Sinon va là http://www.osxfacile.com/kernel.html
ca t'apporteras peut etre des réponses 

JEanlOu


----------



## Kounkountchek (3 Août 2005)

Salut, 
si tu as des problemes lors de manipulations, c'est qu'il ya peut etre des faux contact depuis la chute.
Fais attention tout de meme, sauvegarde les données "precieuses" de ton ordi, et il faudra envisager de l'envoyer à reparer je suppose.


----------



## supermoquette (3 Août 2005)

tu as reçu un cd Apple Hardware Test, lance le et regarde ce qu'il te dit, c'est clairement un problème hard ça


----------



## cestdelafolie (3 Août 2005)

Je sais bien que cela est du au fait qu'il soit tombé, car le problème est apparu aprés sa chute.
Le problème c'est que je suis aller voir un centre apple est il me dise (sans meme examiné l'ordinateur) que cela est un problème de la carte mère. Je n'est pas envie de débourser 800 euros ou 1000 euros pour un problème peut etre mineur. Avez vous deja rencontrer ce type de default ou savez vous de quel endroit cela peut-il venir?


----------



## cestdelafolie (3 Août 2005)

Justement, je n'arrive pas a mettre la main sur ce CD, je suis en train de chercher sur le net si ce logiciel peut etre téléchargé.


----------



## r e m y (3 Août 2005)

Alors dans les problèmes mineurs que tu peux peut-être vérifier avant d'envisager une réparation couteuse, tu peux vérifier si la ou les barrettes de RAM sont toujours bien en place. Il est possible que dans le choc, elle(s) aie(nt) été déclipsée(s)

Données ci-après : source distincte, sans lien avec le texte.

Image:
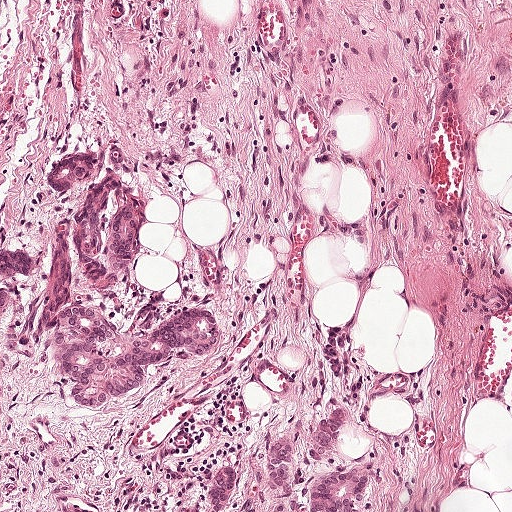
A 0.5-mm field of an H&E-stained sentinel lymph node from a breast-cancer patient (whole-slide image), shown at about 10×, about 0.97 µm per pixel.
Question:
Where is the metastatic tumour in this field? Give each region's outline as (x, y) pixel points.
Answer:
Seven metastatic tumour regions, each outlined as a closed clockwise path in crop pixels (x, y), largest first: region 1: (71, 300), (128, 328), (150, 324), (196, 304), (208, 310), (219, 334), (215, 357), (183, 359), (168, 352), (159, 368), (145, 369), (141, 387), (118, 398), (106, 398), (90, 410), (65, 400), (64, 381), (55, 366), (46, 364), (46, 324); region 2: (340, 409), (345, 411), (346, 424), (332, 442), (328, 455), (334, 468), (354, 466), (364, 472), (369, 480), (360, 511), (300, 511), (312, 492), (311, 477), (300, 453), (306, 416); region 3: (80, 149), (96, 157), (99, 163), (99, 169), (96, 180), (81, 190), (64, 198), (57, 198), (49, 194), (44, 185), (44, 172), (46, 168), (52, 161); region 4: (130, 196), (136, 200), (141, 218), (140, 235), (134, 257), (128, 264), (117, 267), (109, 266), (111, 217), (119, 200); region 5: (280, 442), (284, 442), (287, 445), (294, 465), (294, 484), (291, 511), (272, 511), (266, 457), (269, 447); region 6: (15, 246), (32, 256), (35, 266), (34, 269), (15, 282), (12, 289), (10, 305), (0, 316), (0, 247); region 7: (223, 467), (235, 471), (235, 480), (224, 511), (204, 511), (204, 498), (214, 474).
Tumour covers about 10% of the frame.

Tu peux en profiter pour vérifier l'enfichage de la carte Airport et éventuellement tou connecteur que tu pourrais apercevoir

J'espère pour toi que ce n'est que ça...


----------



## Kounkountchek (3 Août 2005)

cestdelafolie a dit:
			
		

> Justement, je n'arrive pas a mettre la main sur ce CD, je suis en train de chercher sur le net si ce logiciel peut etre téléchargé.

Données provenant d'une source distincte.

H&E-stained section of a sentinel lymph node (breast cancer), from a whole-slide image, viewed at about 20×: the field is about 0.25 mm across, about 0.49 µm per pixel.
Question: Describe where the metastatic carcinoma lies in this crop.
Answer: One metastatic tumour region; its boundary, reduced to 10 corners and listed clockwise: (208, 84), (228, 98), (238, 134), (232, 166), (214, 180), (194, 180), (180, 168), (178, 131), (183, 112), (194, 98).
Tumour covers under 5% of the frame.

Moi je l'ai sur mon CD d'install...


----------



## cestdelafolie (3 Août 2005)

Malheuresement ce n'est pas la ram, ni airport. Je pense plus que ca soit lié avec l'ecran vu que j'ai un kernel panic je baisse et je lève l'ecran! Mais je ne vois pas d'ou cela peut venir?


----------



## supermoquette (3 Août 2005)

L'alim étant soudée à la carte mère et l'écran relié à celle-ci ce peut être la connexion écran carte-mère qui foire ?


----------



## woulf (3 Août 2005)

Tout pareil que SuperMoquette. Je pense aussi que dans le choc, ta carte mère a pris un gnon qui donne des faux contacts 

Bref, au mieux ça sera une soudure à refaire, au pire une carte mère à changer, mais malheureusement, à moins d'être assez bidouilleur (ne serait-ce que pour identifier le problème), je crains que tu n'aies d'autre choix de passer par la case réparation, car tu ne peux guère utiliser de façon fiable ton ordinateur comme cela.


----------



## cestdelafolie (3 Août 2005)

Oui c'est probable que cela soit qu'un problème de connexion et non pas materiel car le problème apparait que lorsque je manipule l'ecran! Et comment faire pour reparer ca?


----------



## supermoquette (3 Août 2005)

Je suis bricoleur


----------



## cestdelafolie (3 Août 2005)

Si quelqu'un est bricoleur sur Paris ou la Région Parisienne et se sent capable de reparer ce problème, je suis pret a vous embaucher!!!


----------



## woulf (3 Août 2005)

Quel dommage que supermoquette soit en Suisse...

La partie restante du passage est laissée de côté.